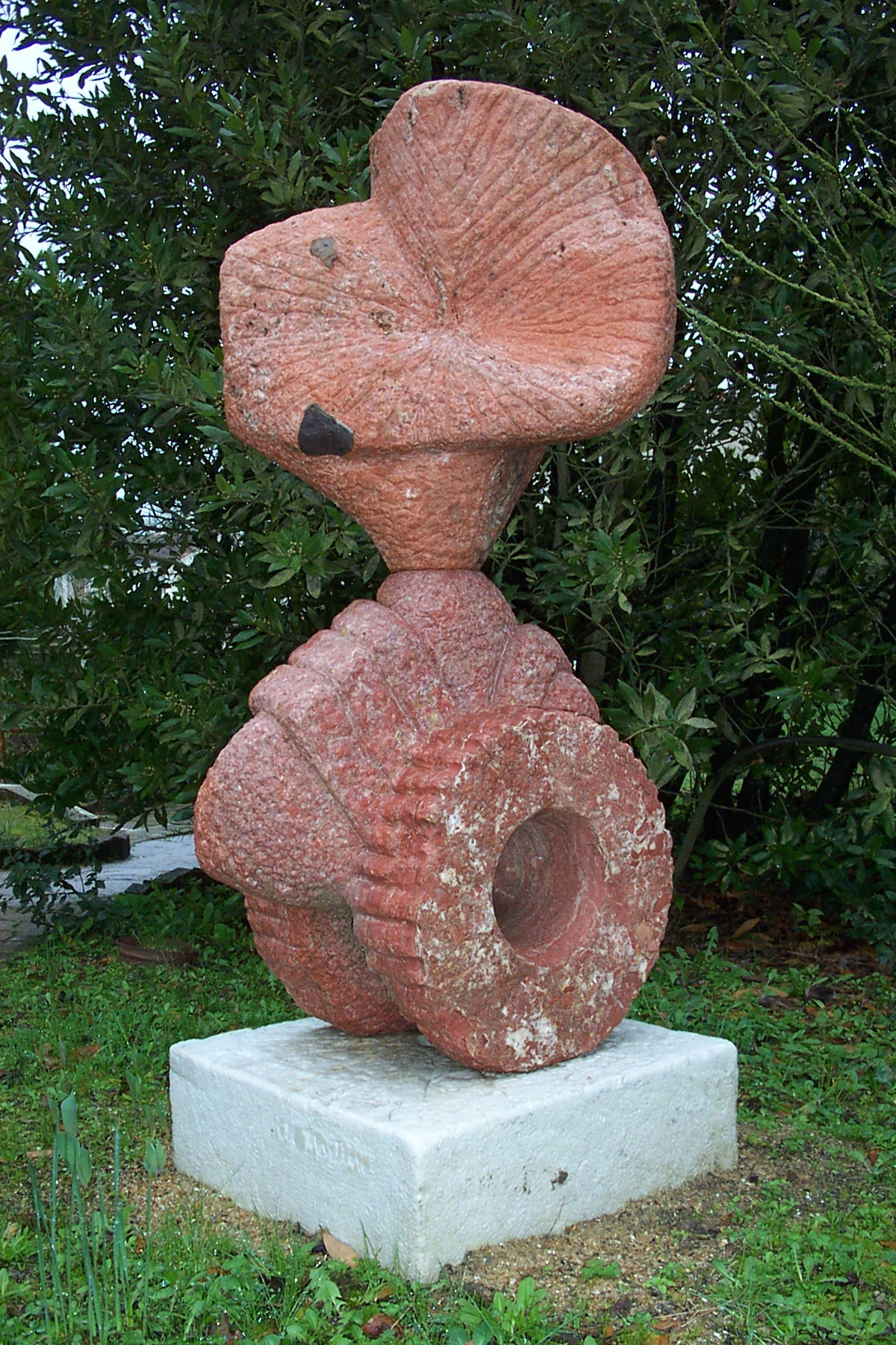 Sculpture sur travertin - Photo prise à Clisson (France - 2002)
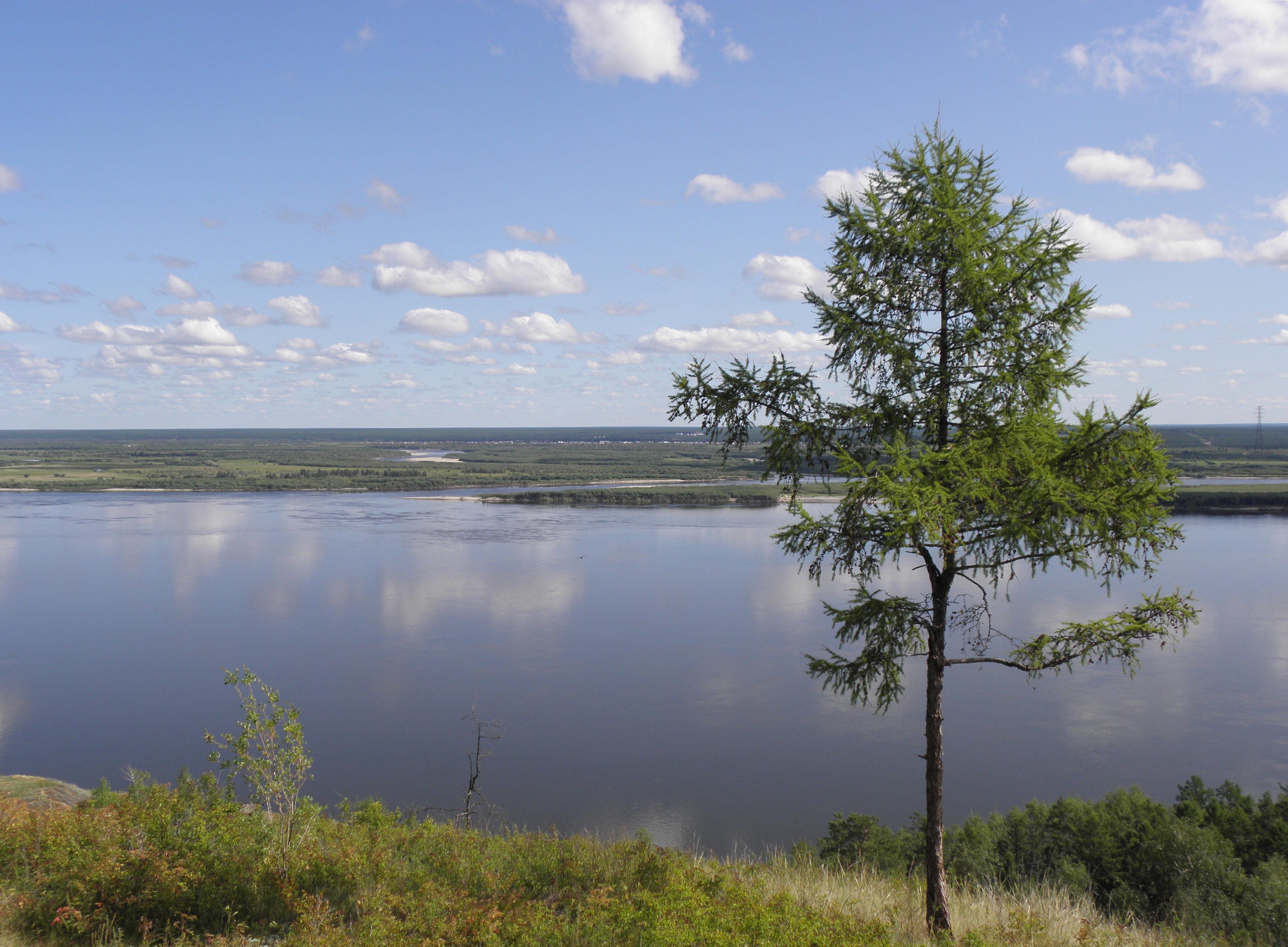 Река Лена в районе Табагинского мыса
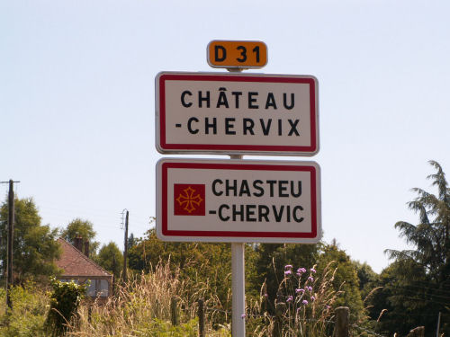 Panneau bilingue à Château-Chervix (Haute-Vienne, France).
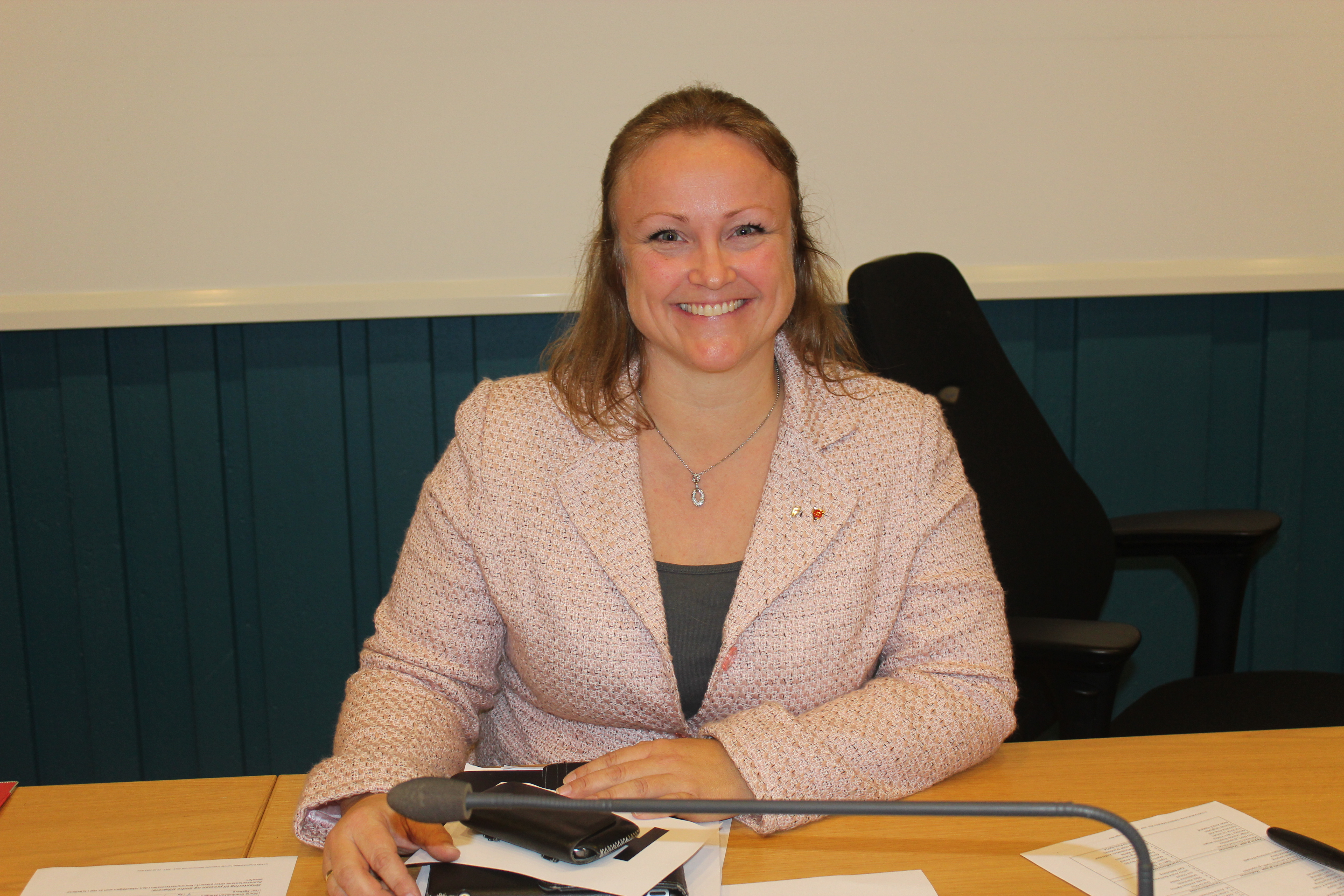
-*-
# TASK OBJECTIVE:
The full material above must be output verbatim, minus any pictures.

# EXERCISE RESULT:
 Sculpture sur travertin - Photo prise à Clisson (France - 2002)
 Река Лена в районе Табагинского мыса
 Panneau bilingue à Château-Chervix (Haute-Vienne, France).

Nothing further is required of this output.